地方のいち警察である川北署に勤務する大山鷹一郎、羽間賢信の前に、通常の捜査では解決しえない不思議な事件が起こります。
大山は源頼朝の転生であり、羽間は頼朝に仕えた佐々木盛綱の転生です。
そして大山の恋路と白水かおるは、北条政子の転生という設定にしています。
つまりこのシリーズは、過去にあった無念などの浄化でもあり、伝説の妖怪を紐解くという形になっています。
今回は九尾の狐に関するミステリーです。
九州の地方都市である川北市で連続殺人事件が発生。
天原剛助と堀田精一が斬殺遺体で各県される。
県警部長刑事の大山は事件を追うが、奇妙な現実に戸惑う。
この事件は九尾の狐が全ての鍵になっていた。
平家の落武者の村には九尾の狐絵や玉藻前、黄金の狐像などが祀られており、村人は自分たちは九尾の狐の子孫だと信じて疑わない。

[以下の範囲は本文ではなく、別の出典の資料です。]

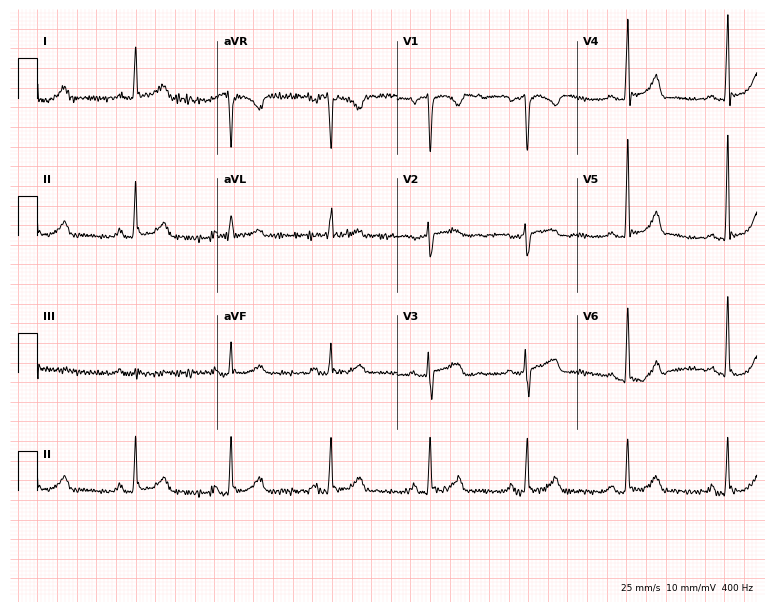
ECG — a 51-year-old woman. Screened for six findings — first-degree AV block, right bundle branch block (RBBB), left bundle branch block (LBBB), sinus bradycardia, atrial fibrillation (AF), sinus tachycardia — none is recorded. Only these six findings were labelled.

大山はこの子九村出身が堀田と緑川太郎であり、若い頃これらを盗んで現金に替えたことを知る。
しかしそこには中国青幣も関わっており、複雑化していく。
やがて事件は収束に向かうが、その終点は意外すぎるものだった。
南総里見八犬伝で玉藻前を攻めた須藤定信、三浦義明、千葉常胤、上総広常は、それぞれ緑川、川原、天原、堀田の祖だった。

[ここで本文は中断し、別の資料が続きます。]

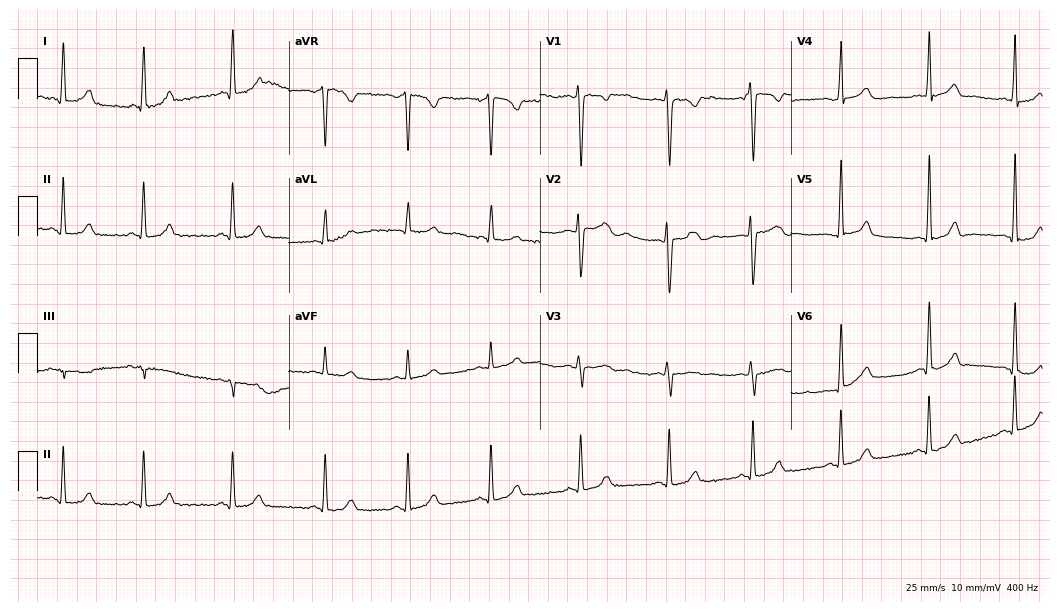
ECG — a male patient, 28 years old. Screened for six findings — first-degree AV block, right bundle branch block, left bundle branch block, sinus bradycardia, atrial fibrillation, sinus tachycardia — none is recorded. Only these six findings were labelled.

このことを知った大山は、被害者だと思われていた緑川小百合がこの事件の本質かもしれないと考え、再度調べていく。
九尾の狐、玉藻前、鳥羽上皇、崇徳上皇、北条政子、源の義経、源頼朝、平清盛らも登場します。
平安の世から鎌倉武家時代へ移行する際の怨念が現代まで継続していく、という物語です。